NIRE:ベースはジャズっぽいけど、たぶん違うんですね。さっきの話と同じですけど、ジャズのベースとは違う弾き方をしているし、ロックに近いかもしれない。そういうものを前から研究しているというか、サンバダンサーに“サンバじゃねえよ”と言われた時期から、そういうものをやってたんですね。ドラムはロックのパターンで、ベースはジャズとか。なんだけど、弾いてみると、乗り方が全然違うんですよ。普通にロックみたいな弾き方で、ジャズっぽいベースラインを弾くというやり方を覚えたというか。今回も、そっちに近いですね。

――NIREオリジナル。

NIRE:そうなんですかね? それを最初にやった時には、すごい画期的だと思ったんですけど。すでに自分の中にそういうものがあるというか、コツというか、それをアップデートしたような弾き方ですね。

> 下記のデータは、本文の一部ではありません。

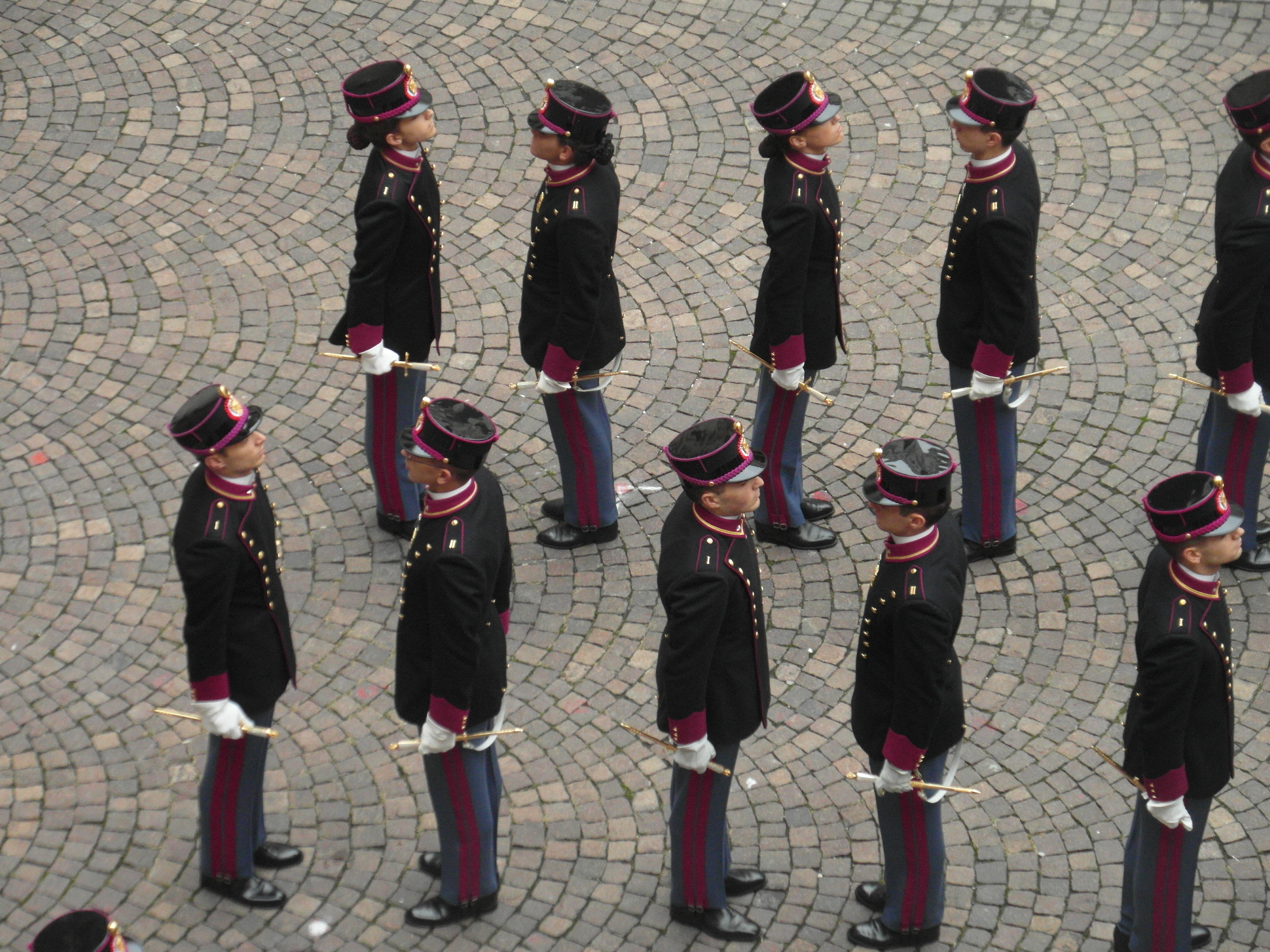 Cerimonia consegna spadino 2012 - Cadetti dispiegati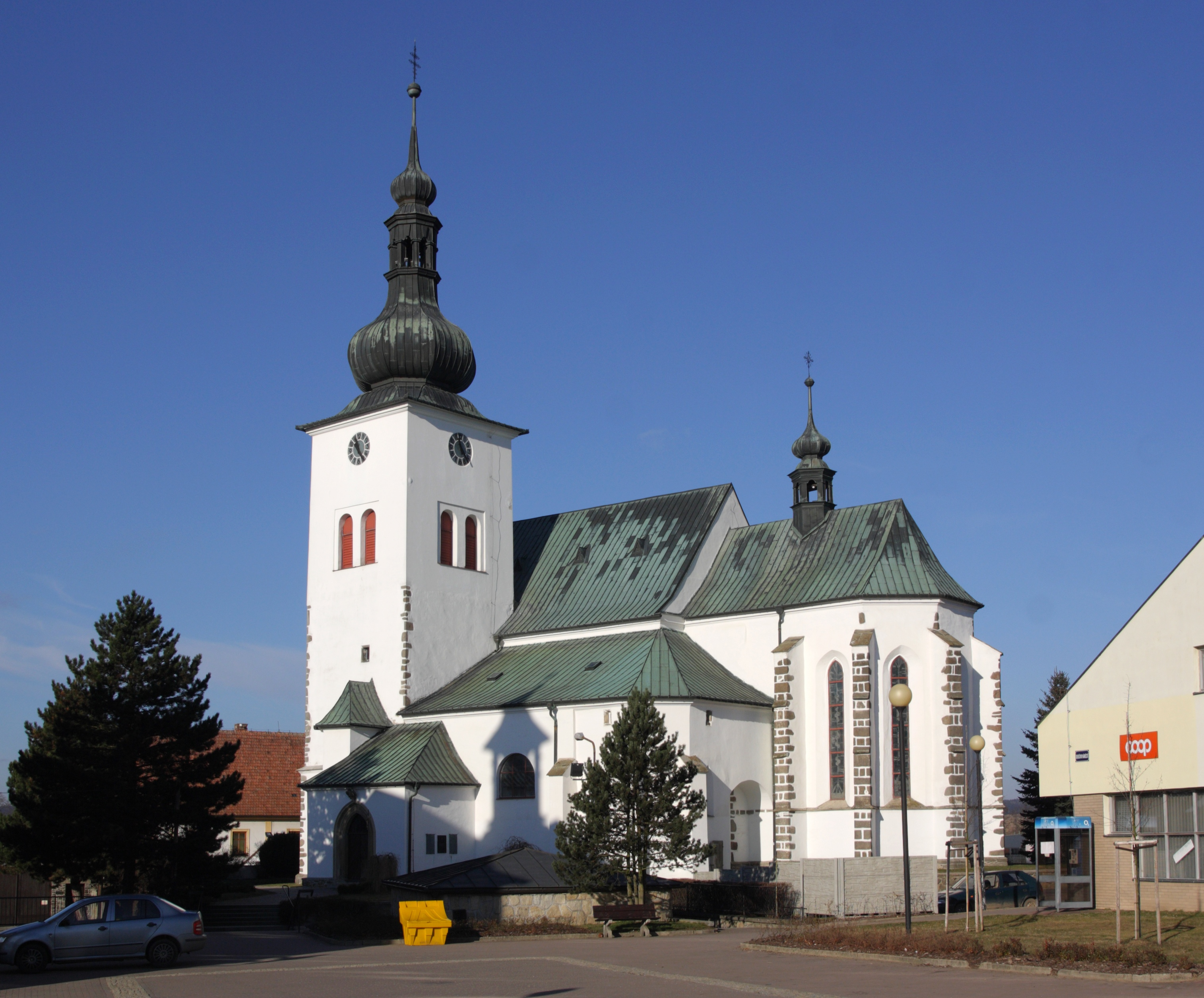 Křižanov (okres Žďár nad Sázavou) - kostel svatého Václava.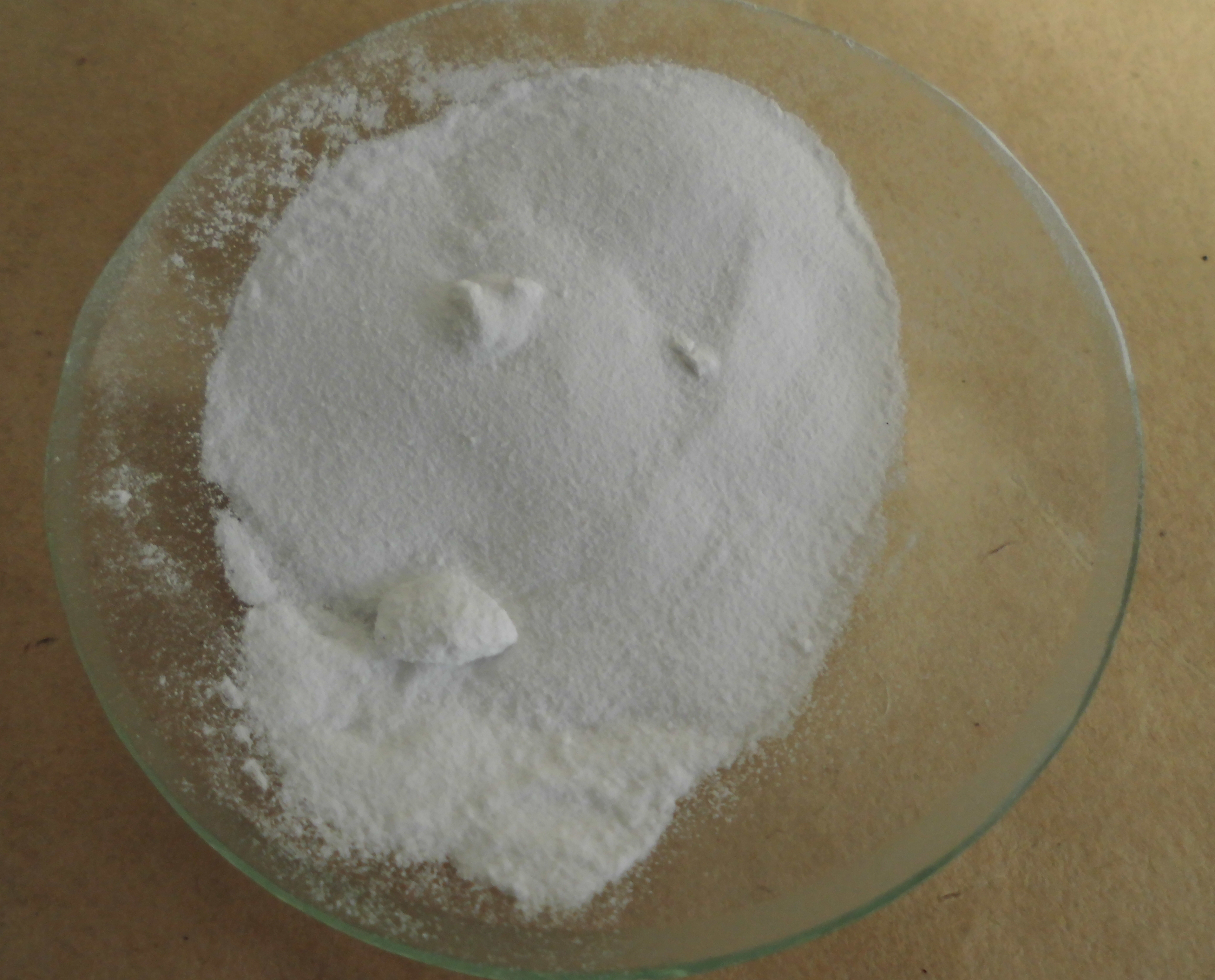 氧化钡，实验试剂级

――ためになるなあ。なんで「Lovely」なんですか。

M:クリスマスの曲であり、クリスマスの曲ではないということを、両立させる言葉を探してまして。

――ああそうか、タイトルは最近ついた。

M:いや、最初から……どうでしたっけ? そうだ、最初はもっとアートな、何ならピアノ1台だけの曲でということだったんですけど、“やっぱり3人で、可愛い感じで”というふうに変わってきて。クリスマスっぽいわかりやすい曲のイメージになったんですよ。それを引き継いだタイトルですね。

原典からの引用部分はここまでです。